Les médicaments covalents fonctionnent principalement en formant des liaisons covalentes avec des résidus d'acides aminés spécifiques sur des protéines cibles, telles que la cystéine, la lysine et la sérine. L’aspirine est l’une des premières molécules médicamenteuses covalentes connues. De plus, de nombreux produits naturels présentent des propriétés covalentes, comme l’oridonine, qui possède une bioactivité anti-inflammatoire. Ces dernières années, les médicaments ciblés covalents ont attiré une attention croissante de la part des sociétés pharmaceutiques. À ce jour, au moins six médicaments covalents ciblant les kinases ont été approuvés par la FDA, dont l'ibrutinib, qui cible la kinase BTK.
Lors de la découverte de cibles médicamenteuses covalentes dans des cellules ou des tissus, une stratégie efficace consiste à modifier chimiquement de petites molécules actives en introduisant des groupes rapporteurs (tels que la biotine ou des groupes bioorthogonaux). Cette modification, tout en conservant l'activité originale de la molécule, permet la capture directe de cibles protéiques en interaction dans des cellules ou des tissus vivants. Cependant, de nombreuses molécules actives sont difficiles à modifier chimiquement, ou les produits formés après réaction avec des résidus d'acides aminés sont instables, ce qui les rend impropres à la détection par spectrométrie de masse. Pour surmonter ces défis, ChomiX propose une solution : l'identification du site de modification à l'aide d'un marquage compétitif avec des sondes spécifiques aux acides aminés.
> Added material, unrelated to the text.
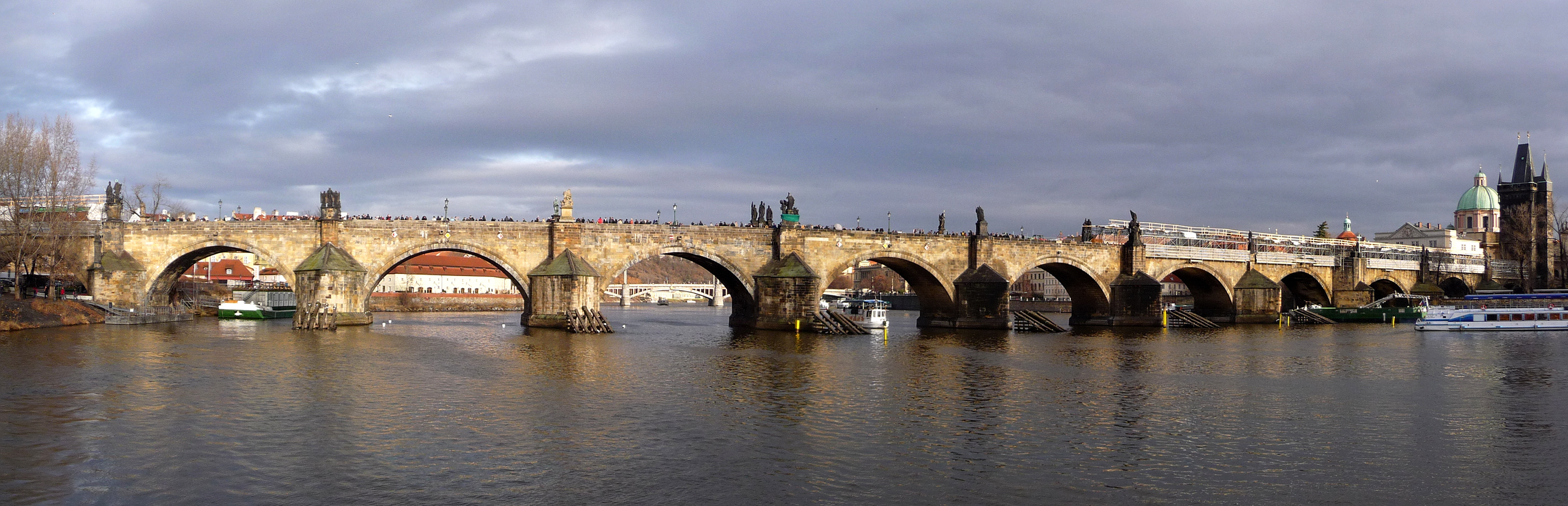 Karlsbrücke in Prag, aufgenommen von einem Ausflugsboot auf der Moldau, Panorama erzeugt mit Hugin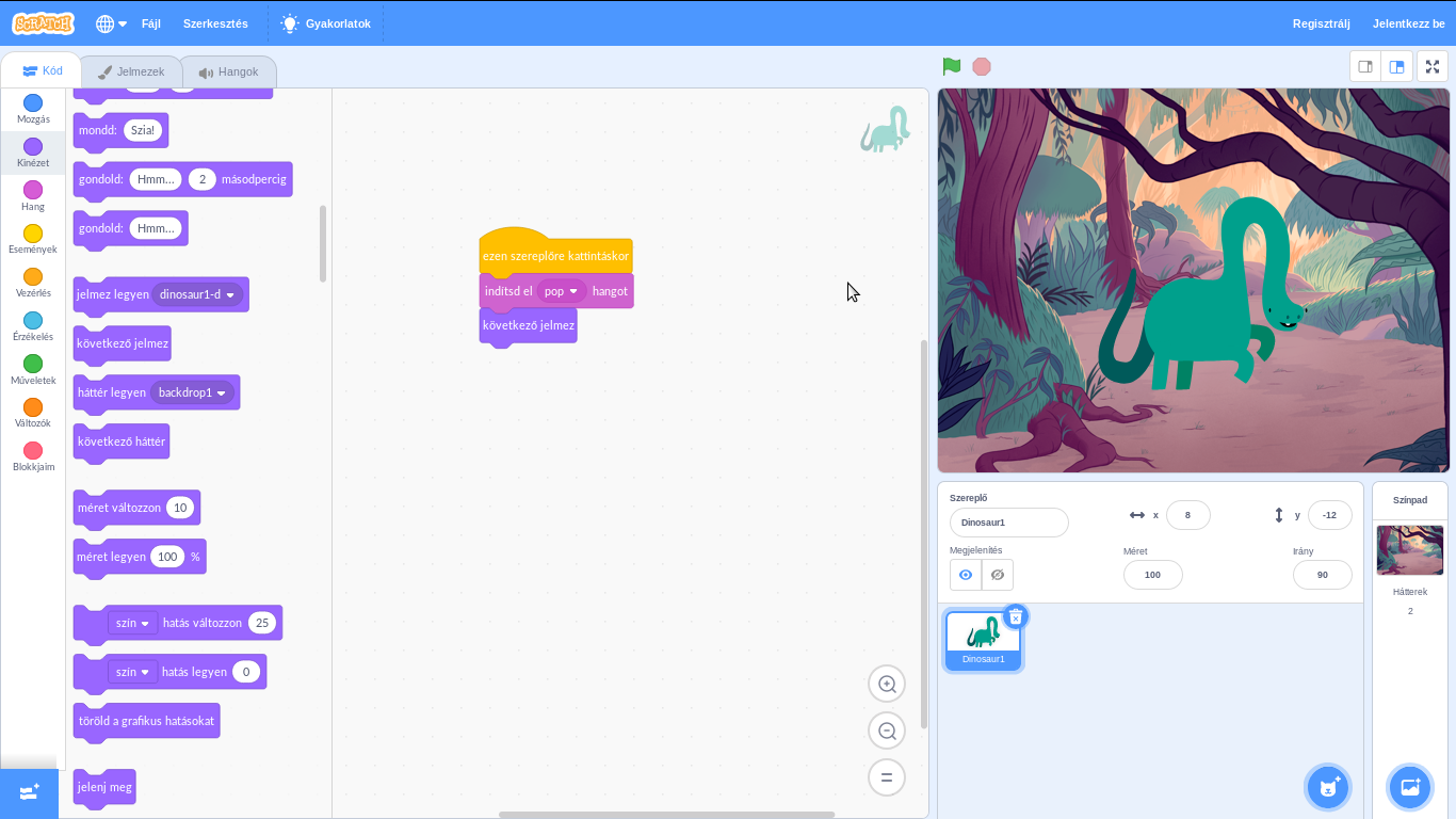 Scratch mintaprogram a legújabb verzióval készítve.

Notre plateforme technologique est centrée autour d’une sonde chimique universelle spécifique aux acides aminés. Lorsqu'une petite molécule active réagit avec un résidu d'acide aminé et occupe le site de liaison, cette sonde chimique universelle génère une différence de signal significative pour ce site de liaison par rapport aux échantillons témoins à blanc. En détectant ces différences dans les signaux de marquage, nous pouvons obtenir avec précision des informations sur les protéines cibles et les résidus d'acides aminés de la molécule active, y compris les protéines attendues (sur cible) et potentielles hors cible. Cette plateforme technologique fournit un support solide pour la découverte de cibles de médicaments covalents et la recherche sur les mécanismes d'action des médicaments.
1. Excellence technique : équipe expérimentée, publications de revues de premier plan et services industriels faisant autorité.
2. Technologie brevetée de base : Brevets exclusifs et matériel avancé pour le développement précoce de médicaments.
3. Service à guichet unique : couvrant la conception de sondes, la synthèse, la découverte de cibles, l'analyse bioinformatique et les commentaires sur les progrès en temps opportun pour la satisfaction du client.
4. Gestion rigoureuse de la qualité : la certification ISO9001 garantit des rapports fiables et authentiques.
Projet | Analyse quantitative de l'occupation et de la sélectivité des cibles de médicaments covalents à petites molécules |
Échantillon | Protéine pure, lysat cellulaire, cellules vivantes, tissus malades, sang, bactéries, tissus végétaux |
Plateforme matérielle | Pulvérisateur de cellules ultrasoniques sans contact, système d'imagerie ChemiDoc MP, spectromètre de masse Orbitrap Fusion Lumos Tribrid/Orbitrap Exploris 480/Q Exactive HF-X/timsTOF Pro 2 |
Durée du projet | 2-4 semaines |
Livrables | Rapport de projet (y compris les procédures expérimentales, les graphiques d'analyse des données, les résultats de l'analyse bioinformatique) |
Prix | Cliquez pour consulter |
AMG510, développé par Amgen, est le premier médicament au monde ciblé contre les tumeurs mutantes KRAS-G12C. Ce projet vise à vérifier sa spécificité cible et sa sélectivité dans les cellules mutantes correspondantes. À l'aide de la plateforme DIA-ABPP de Chomix, nous avons analysé de manière exhaustive les cibles covalentes de l'AMG510 dans les cellules jusqu'au niveau des résidus d'acides aminés.
Les données expérimentales montrent que dans quatre expériences répétées sur des cellules NCI-H358, un total de 16 992 résidus de cystéine provenant de 5 768 protéines ont été systématiquement analysés. Sous traitement AMG510 1 μM, le site KRAS_C12 a montré des changements significatifs, tandis que KRAS_C80 est resté inchangé, fournissant une preuve solide de la haute spécificité d'AMG510 envers le site mutant KRAS-G12C (marqué d'un astérisque indiquant le site de résidu de cystéine ciblé).